Лихие годы (1925–1941) | страница 40
Было это так. Отец занимал должность, которую беспартийному никак занимать не полагалось: должность уполномоченного ВСНХ по северо-западному округу. До 1924 года это сходило, т. к. добрейший Алексей Иванович Рыков не придавал этому никакого значения. Но в 1924 году, видимо, решили отца убрать. Прежде всего нагрянула ревизия — из 3 человек: два — беспартийных; один, суровый, во френче, — коммунист. Неделя ревизии врезалась мне в память, как страшно веселое время: каждый день обеды, гости. Для ревизоров закатывали лукулловы пиры. Но всем в доме было не очень весело. Как только ревизоры уходили, веселые улыбки исчезали, за столом начинались взволнованные обсуждения. Отчетливо помню последний день ревизии. Последний обед. Прощание в передней. Захлопнулась дверь. Воцарилась мертвая тишина. Ее прервал мой дядя Гермоген Гермогенович Романов, работавший у отца заведующим канцелярией. «Уполномоченный сел», — сказал он с насмешливой улыбочкой. И в этой улыбочке сразу проскользнуло все накопившееся недоброжелательство к отцу, зависть, месть за бесконечные унижения. Отец в ответ только хмуро махнул рукой. Через несколько дней отцу было предложено уйти по собственному желанию. Впоследствии, когда он оформлял пенсию, он был в затруднительном положении: все его характеристики за период с 1917 г. по 1924 г. были подписаны «врагами народа» — или Рыковым, или Пятаковым.
И отец стал безработным. Первое время все было по-старому: дачи, гости, обеды. Отец жил старыми запасами, потом стал продавать вещи: золотые часы, портсигары. А перспектив не было. Об ответственных должностях не могло быть теперь для беспартийного и речи. От юридической работы отец отвык.

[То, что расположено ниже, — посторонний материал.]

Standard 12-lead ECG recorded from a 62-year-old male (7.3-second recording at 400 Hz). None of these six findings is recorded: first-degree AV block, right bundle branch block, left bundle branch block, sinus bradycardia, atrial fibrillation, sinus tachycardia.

Правда, он официально числился на бирже труда безработным, где получал пособие — 25 рублей в месяц. (Этого вряд ли хватало матери на флакон духов).

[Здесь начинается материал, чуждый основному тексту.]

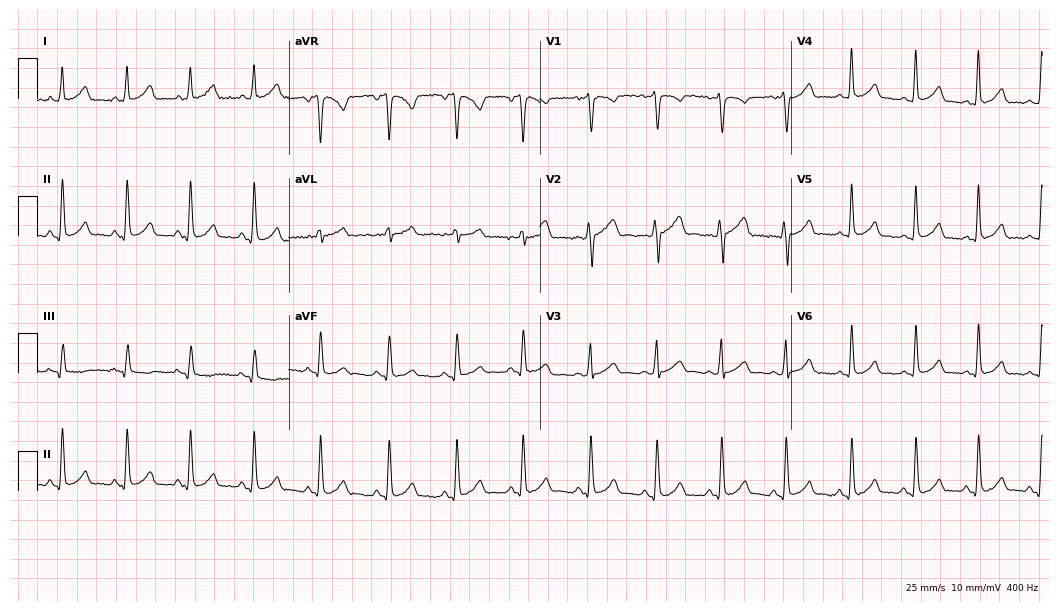
Resting 12-lead electrocardiogram. Patient: a 30-year-old woman. Read as a normal ECG.

Помню, был я с отцом на бирже труда: она тогда помещалась на Петроградской стороне, в башнеобразном здании, на Ситном рынке. Отцу выдали пособие и сунули какой-то талон. «А это что?» — спросил отец. «А Вы имеете право на ежедневный бесплатный обед». Отец с улыбкой взял талон, и мы с ним пошли в столовую. В огромном зале стояли столики, покрытые белыми скатертями. На столах — нарезанный черный хлеб. Отец угощал меня черным хлебом, намазанным горчицей. С тех пор на всю жизнь это стало моим любимым лакомством.
Все это было очень мило, но отец через полтора года убедился, что еще немного — и, пожалуй, придется есть эти обеды не с веселой иронической усмешкой, а всерьез. И уехал в Москву искать работу. Там он действительно быстро устроился: стал юрисконсультом спиртоводочного завода.